Hacker News new | ask | show | jobs
by londons_explore 1500 days ago
All these "clever" filesystems can never guarantee not to run out of space for their own metadata. That's because even to delete a file they might need more space in the journal, or to un-copy-on-write some metadata.

The mistake however is that even though it isn't practical to make theoretical guarantees that the filesystem won't end up full and broken, it is very possible to make such a thing only happen in exceeding unlikely cases. One runaway dd isn't that...

2 comments

>it is very possible to make such a thing only happen in exceeding unlikely cases. One runaway dd isn't that...

It's not dd, it's one process run by root who fills the filesystem with one big file. That's like the first thing i would test if it can destroy my filesystem.

It's really the filesystem responsibility, if it needs to reserve 30% so be it, if it need's more because i wrote billions of files so be it, (even if it says "sorry i told you i have 50GB free but because you wrote so many small files it's now just 45GB" after all they just can make a estimation) so be it. But it's the filesystem job to tell me how much ~free space that i have, and stop writing before it really/internally cant take anymore. And NOT to kill itself because i alloc 100% of it, there's is just no excuse. That's the filesystem's responsibility.

PS: The clever ZFS survives that "unlikely" test easily.

Why can't they? For example, Btrfs reserves some storage for it's internal use which should be more than enough to update the journal to fix a full filesystem.
Calculating exactly how much you need to reserve for the worst case is a near-impossible task.

For example, say you try to delete a file, which is part of one of multiple identical snapshots, so deleting the file doesn't free up any space, but does require extra metadata to be written (since a new directory entry will be needed that shows the file is deleted in this snapshot only).

The same operation could be done for millions of files, eating up all the reserved space. End result: full disk and unusable filesystem, even for deletes.

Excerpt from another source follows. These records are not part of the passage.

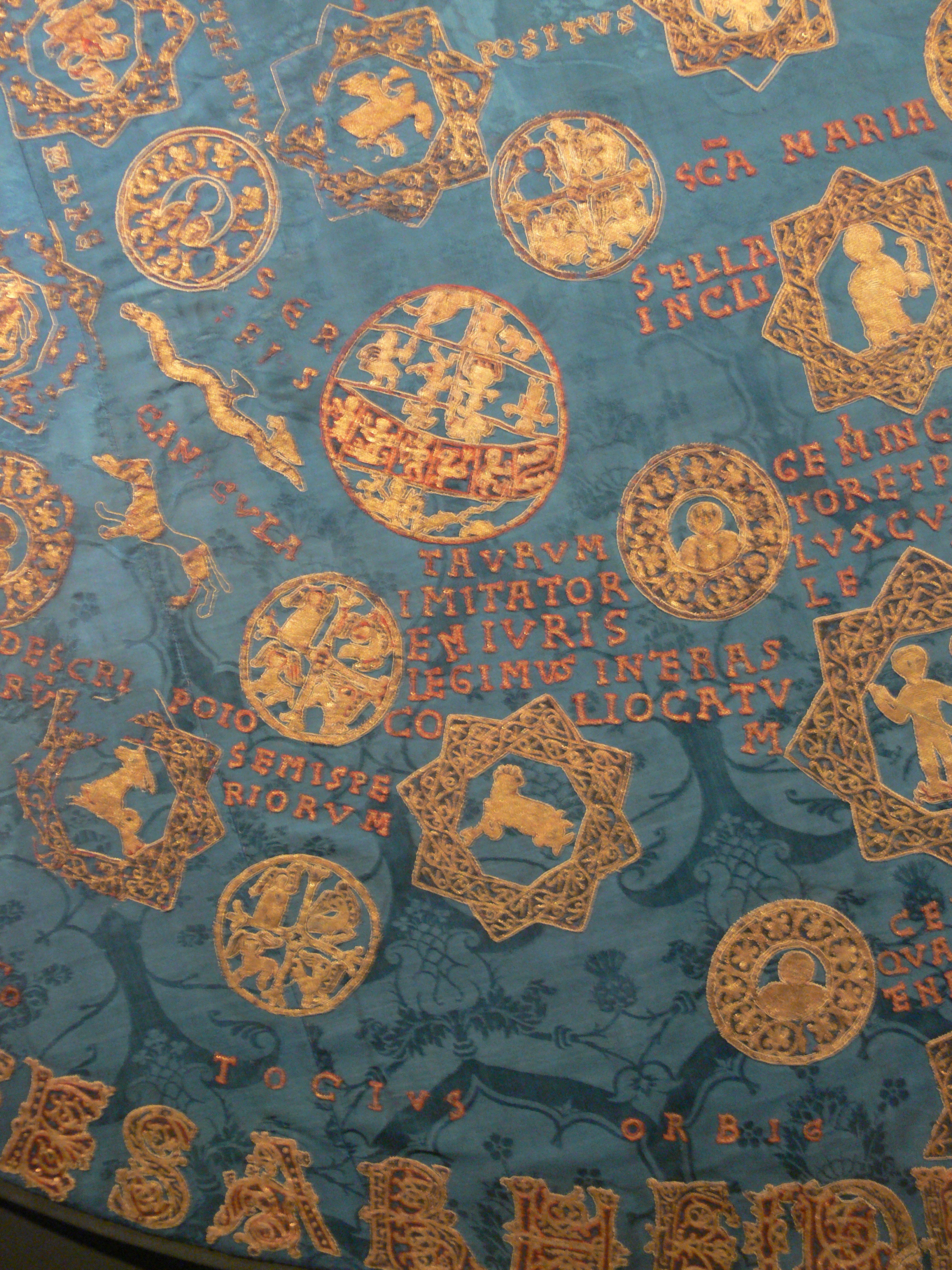 Sternenmantel Kaiser Heinrichs II. Stickereien: Regensburg, um 1018–1024, Trägerstoff: Italien, um 1453. Diözesanmuseum Bamberg (2728/3–6)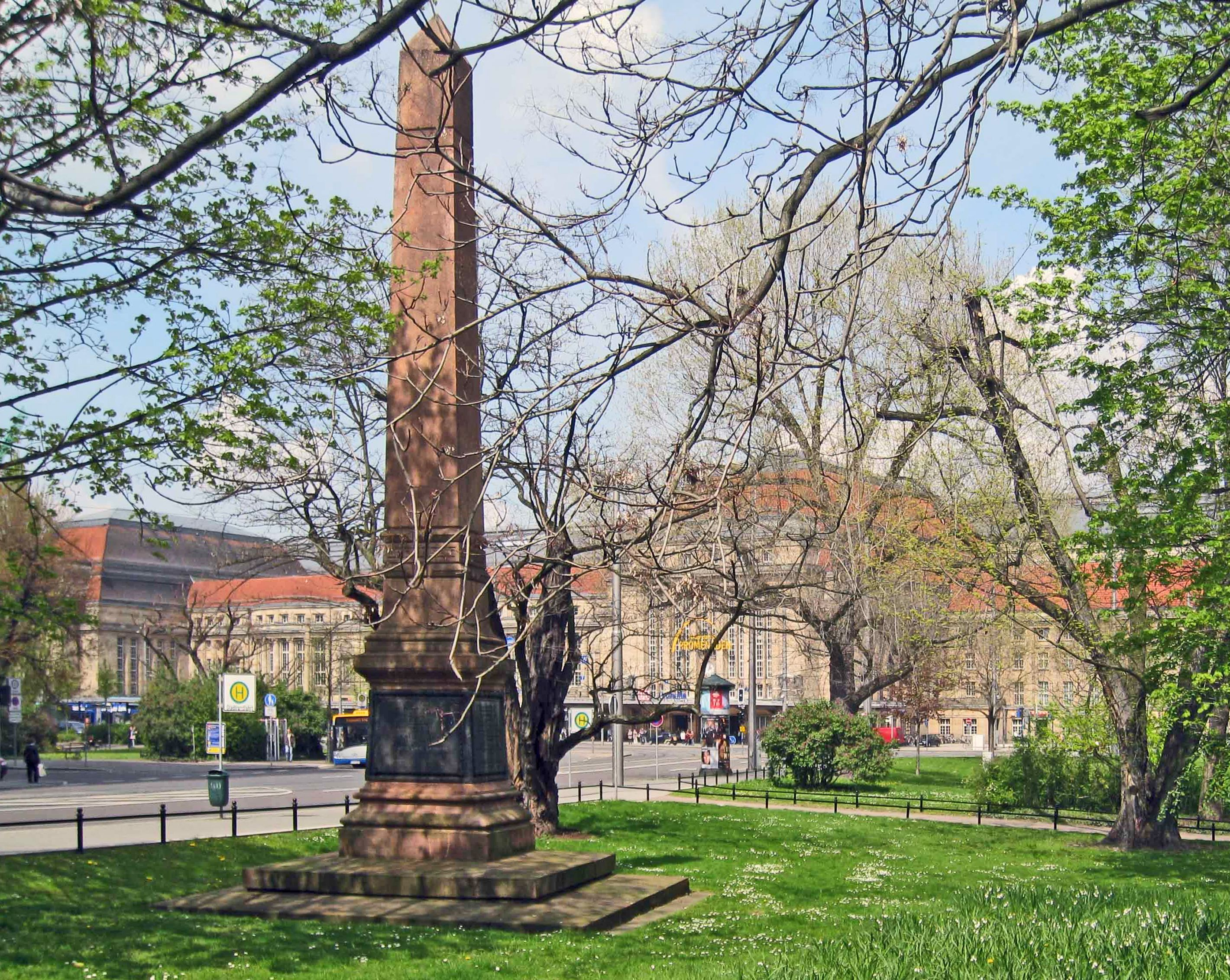 Eisenbahndenkmal Obelisk zur Erinnerung an die Leipzig-Dresdner Eisenbahn 1839, Entwurf von C.G. Aeckerlein, errichtet 1878, Leipzig Goethestraße, im Hintergrund ist der Leipziger Hauptbahnhof zu sehen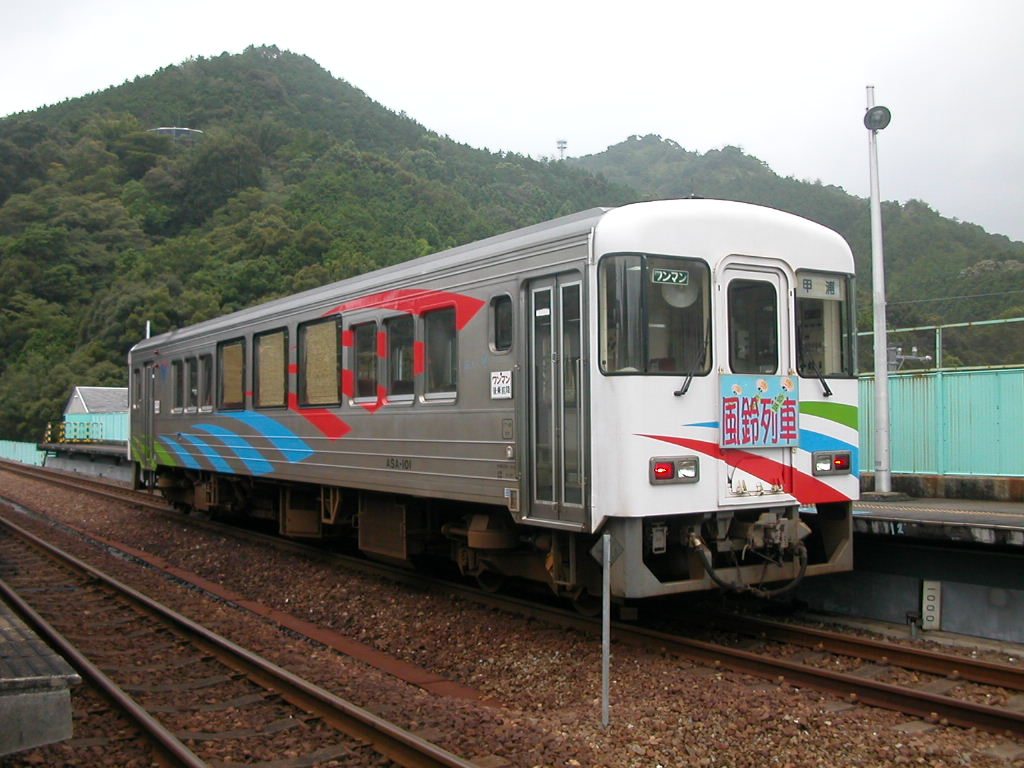 Asa Kaigan Railway ASA-101 Series train.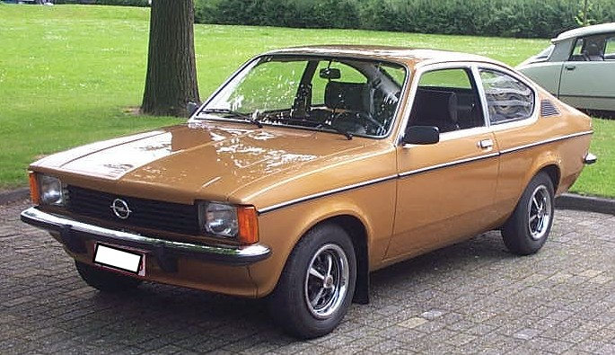 Opel Kadett C Coupé 1.2S 1978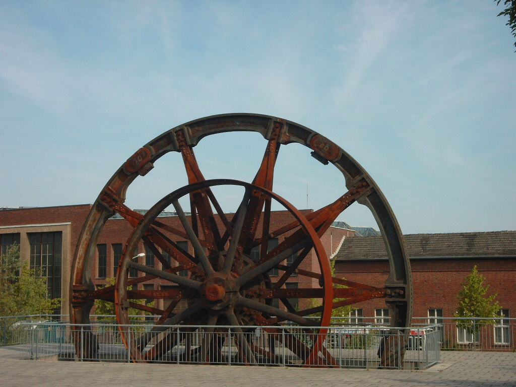 Stolberg, Zinkhütter Hof, Exponat im Freigelände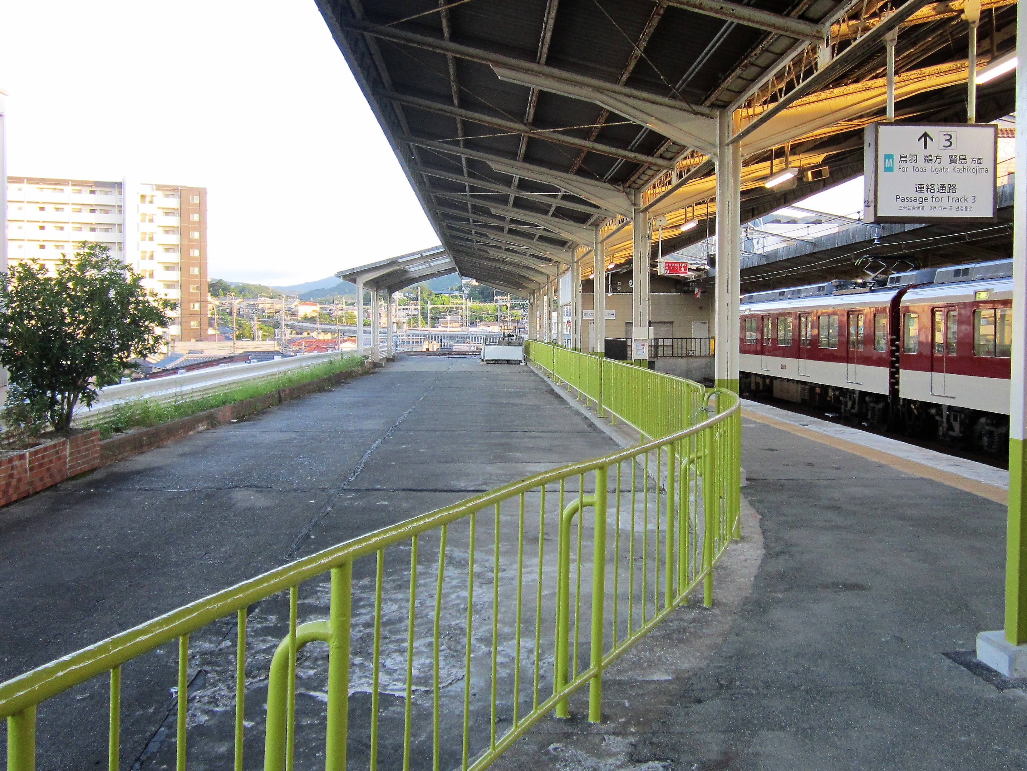 宇治山田駅のホームに直結するバス乗り場跡

The alternative is not to allow file deletes to use reserved space. But now when you have a full disk, some things become 'undeletable', since the only way to free space is to delete all copies of the file, but it isn't permitted to delete any one copy of the file since the intermediate state would use more disk space.

What is supposed to happen is the metadata commit fails due to enospc before the super block update. Thus the current super points to the current value working tree roots, not the partial/failed tree roots.

Btrfs won't issue the writes for super block update until the device says the current metadata transaction is successfully on stable media.

It is possible the filesystem is completely consistent (can be mounted, btrfsck finds no error), and yet not bootable due to the interruption of updates. Software updates are one transaction in user space but not atomic unless expressly designed for it. From the fs point of view, a software update might be broken up into dozens of fs transactions.

It's also possible the device lies about writes being on stable media. If the fs writes some metadata, does flush/FUA, then super block write, and flash/FUA, the device should only write the super block after the prior write is on stable media. If it says the first flush succeeded but that write is still happening, and the super block write goes to stable media before all the metadata writes get to stable media and there's a crash or power failure, then you can in fact have a broken filesystem. The super points to tree roots that don't exist. This is definitely a device flaw not an fs flaw.

Btrfs super blocks contain 3 backup roots. So it's possible to revert to an older and hopefully correct metadata generation (seconds to a couple minutes ago). But this has limited recovery potential. It's also completely thwarted right now if you use any discard mount option on an SSD because discard will ask the device to garbage collect recently freed metadata blocks. So the backup root trees pointed to by the super may already be zeros when they're needed.

But any need for backup roots already means some kind of device (firmware) flaw.